Home | About | Sematext search-lucene.com search-hadoop.com
 Search Hadoop and all its subprojects:

Switch to Threaded View
HBase >> mail # user >> Key formats and very low cardinality leading fields

Copy link to this message
Re: Key formats and very low cardinality leading fields

So here's the larger question...
How does the data flow in to the system? One source at a time?

The second field. Is it sequential? If not sequential, is it going to be some sort of incremental larger than a previous value? (Are you always inserting to the left side of the queue?

How are you using the data when you pull it from the database?

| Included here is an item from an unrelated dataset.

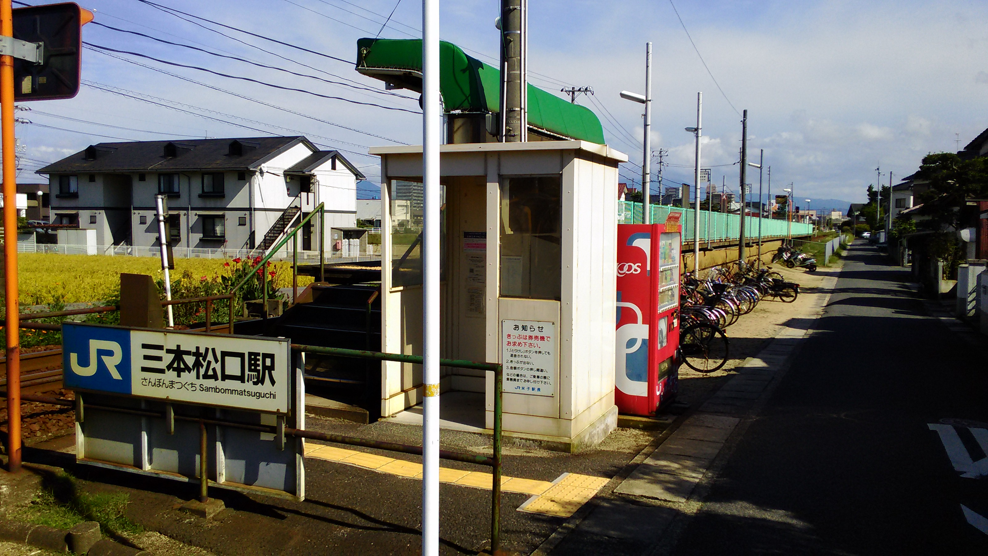 JR西日本境線三本松口駅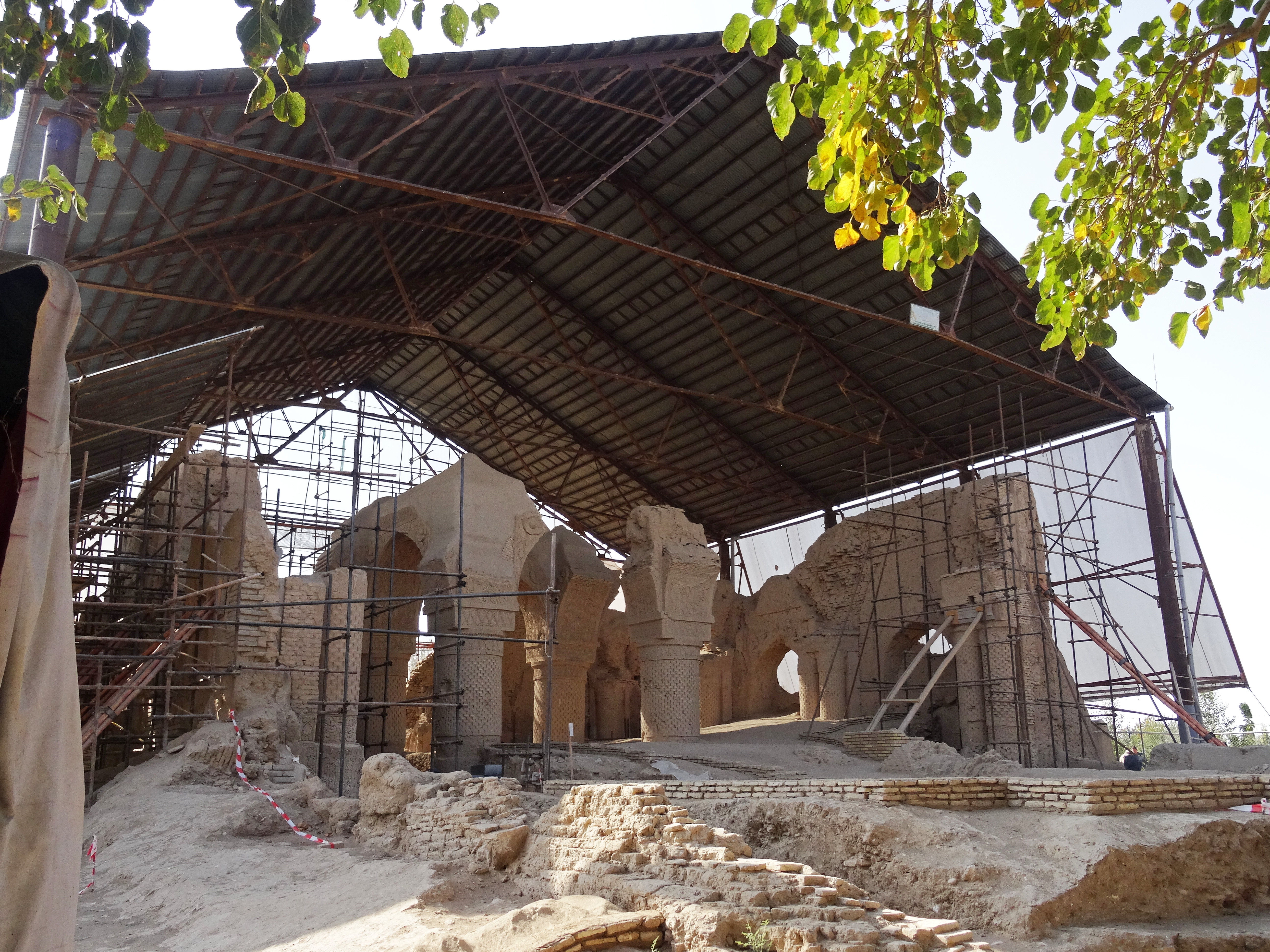 Afghanistan: Überdachte Ruine Tacht-e Rostam bei Balch

'Hot spotting' may be unavoidable and depending on other factors, it may be a moot point.
On Sep 4, 2012, at 12:56 PM, Eric Czech <[EMAIL PROTECTED]> wrote:

> Longer term .. what's really going to happen is more like I'll have a first
> field value of 1, 2, and maybe 3.  I won't know 4 - 10 for a while and
> the *second
> *value after each initial value will be, although highly unique, relatively
> exclusive for a given first value.  This means that even if I didn't use
> the leading prefix, I'd have more or less the same problem where all the
> writes are going to the same region when I introduce a new set of second
> values.
> In case the generalities are confusing, the prefix value is a data source
> identifier and the second value is an identifier for entities within that
> source.  The entity identifiers for a given source are likely to span
> different numeric or alpha-numeric ranges, but they probably won't be the
> same ranges across sources.  Also, I won't know all those ranges (or
> sources for that matter) upfront.
> I'm concerned about the introduction of a new data source (= leading prefix
> value) since the first writes will be to the same region and ideally I'd be
> able to get a sense of how the second values are split for the new leading
> prefix and split an HBase region to reflect that.  If that's not possible
> or just turns out to be a pain, then I can live with the introduction of
> the new prefix being a little slow until the regions split and distribute
> effectively.
> That make sense?
> On Tue, Sep 4, 2012 at 1:34 PM, Michael Segel <[EMAIL PROTECTED]>wrote:
>> I think you have to understand what happens as a table splits.
>> If you have a composite key where the first field has the value between
>> 0-9 and you pre-split your table, you will  have all of your 1's going to
>> the single region until it splits. But both splits will start on the same
>> node until they eventually get balanced out.
>> (Note: I'm not an expert on how hbase balances the regions across a region
>> server so I couldn't tell you how it choses which nodes to place each
>> region.)
>> But what are you trying to do? Avoid a hot spot on the initial load, or
>> are you looking at the longer term picture?
>> On Sep 3, 2012, at 2:58 PM, Eric Czech <[EMAIL PROTECTED]> wrote:
>>> With regards to:
>>>> If you have 3 region servers and your data is evenly distributed, that
>>>> mean all the data starting with a 1 will be on server 1, and so on.
>>> Assuming there are multiple regions in existence for each prefix, why
>>> would they not be distributed across all the machines?
>>> In other words, if there are many regions with keys that generally
>>> start with 1, why would they ALL be on server 1 like you said?  It's
>>> my understanding that the regions aren't placed around the cluster
>>> according to the range of information they contain so I'm not quite
>>> following that explanation.
>>> Putting the higher cardinality values in front of the key isn't
>>> entirely out of the question, but I'd like to use the low cardinality
>>> key out front for the sake of selecting rows for MapReduce jobs.
>>> Otherwise, I always have to scan the full table for each job.
>>> On Mon, Sep 3, 2012 at 3:20 PM, Jean-Marc Spaggiari
>>> <[EMAIL PROTECTED]> wrote:
>>>> Yes, you're right, but again, it will depend on the number of
>>>> regionservers and the distribution of your data.
>>>> If you have 3 region servers and your data is evenly distributed, that
>>>> mean all the data starting with a 1 will be on server 1, and so on.